Using models of senescence, researchers found that histone variant H3.3, a protein that works closely with chromatin to package and regulate genetic material within cells, and in particular its clipped form, help to silence target genes that regulate the cell cycle.
Could the presence of this protein stop cells from dividing? Indeed using genome-wide transcriptional profiling, the researchers revealed that expression of clipped H3.3 silences genes that regulate the division and duplication of a cell.
"Cellular senescence creates a chromatin environment that represses cell multiplication, and thus cell or tumor growth, but how this happens molecularly is what we sought to discover," said lead investigator Emily Bernstein, PhD, Department of Oncological Sciences, Icahn School of Medicine at Mount Sinai. "What we found was that histone H3.3 and its clipped form, which lacks 21 amino acids of the histone tail and associated modifications, prevents normal cells from dividing. Clipped H3.3 may be a marker of cells that stop proliferating and has implications for cancer, in particular cancers like melanoma that have a senescence phase."

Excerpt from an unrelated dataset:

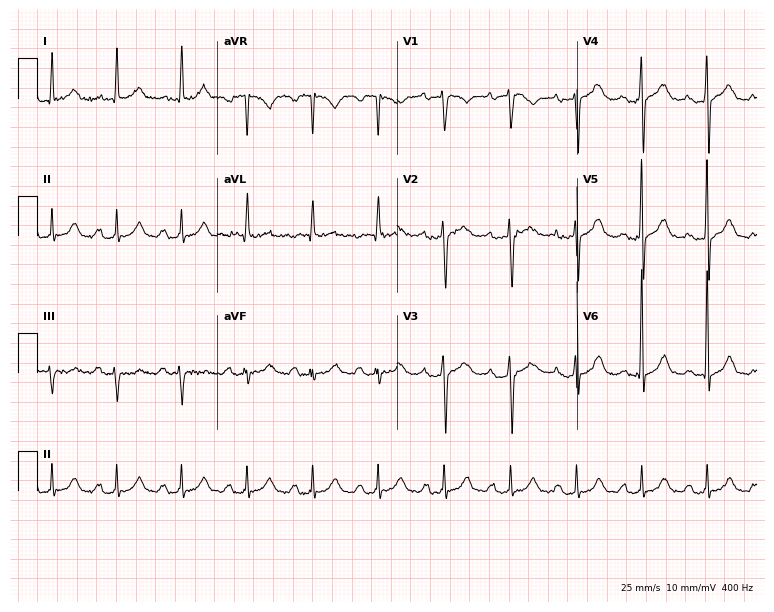
12-lead ECG (7.3-second recording at 400 Hz) from a female, 73 years old. Screened for six findings — first-degree AV block, right bundle branch block, left bundle branch block, sinus bradycardia, atrial fibrillation, sinus tachycardia — none is recorded. Findings outside these six are not listed.
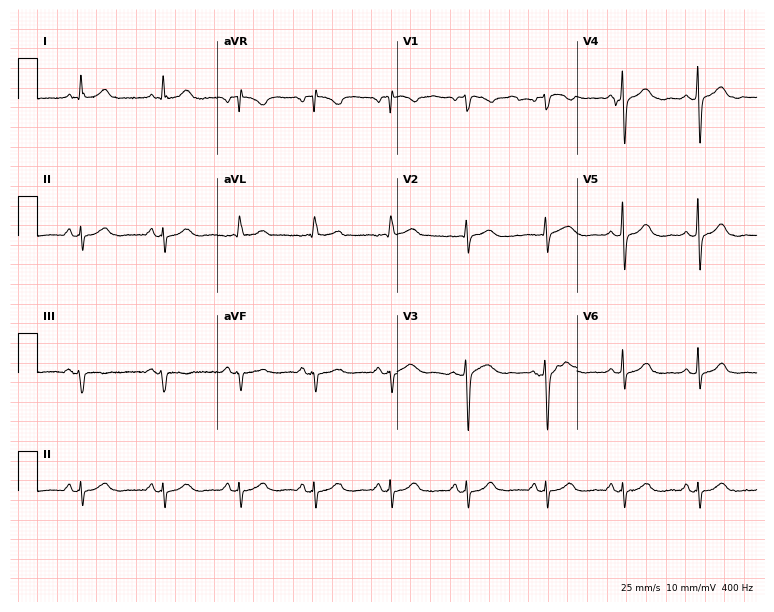
Resting 12-lead electrocardiogram. Patient: a 59-year-old man. None of these six findings is recorded: first-degree AV block, right bundle branch block, left bundle branch block, sinus bradycardia, atrial fibrillation, sinus tachycardia.

This research was supported by a grant from the National Cancer Institute, University of Cambridge, Cancer Research UK, Hutchinson Whampoa and the Human Frontier Science Program, funds from The Ellison Medical Foundation, and a Developmental Research Pilot Project Program at Mount Sinai.
About the Tisch Cancer Institute
The Tisch Cancer Institute (TCI) is a world-class translational cancer institute established in December 2007. TCI has recruited more than 30 acclaimed physicians and researchers specializing in basic research, clinical research, and population science; built outstanding programs in solid tumor oncology; enhanced existing robust programs in hematological malignancies; and advanced the study of cancer immunology and vaccine therapy. The completion of the Leon and Norma Hess Center for Science and Medicine in 2012 is enabling the recruitment of up to 20 additional cancer researchers on two full research floors, with 48,000 square feet of space dedicated to cancer research.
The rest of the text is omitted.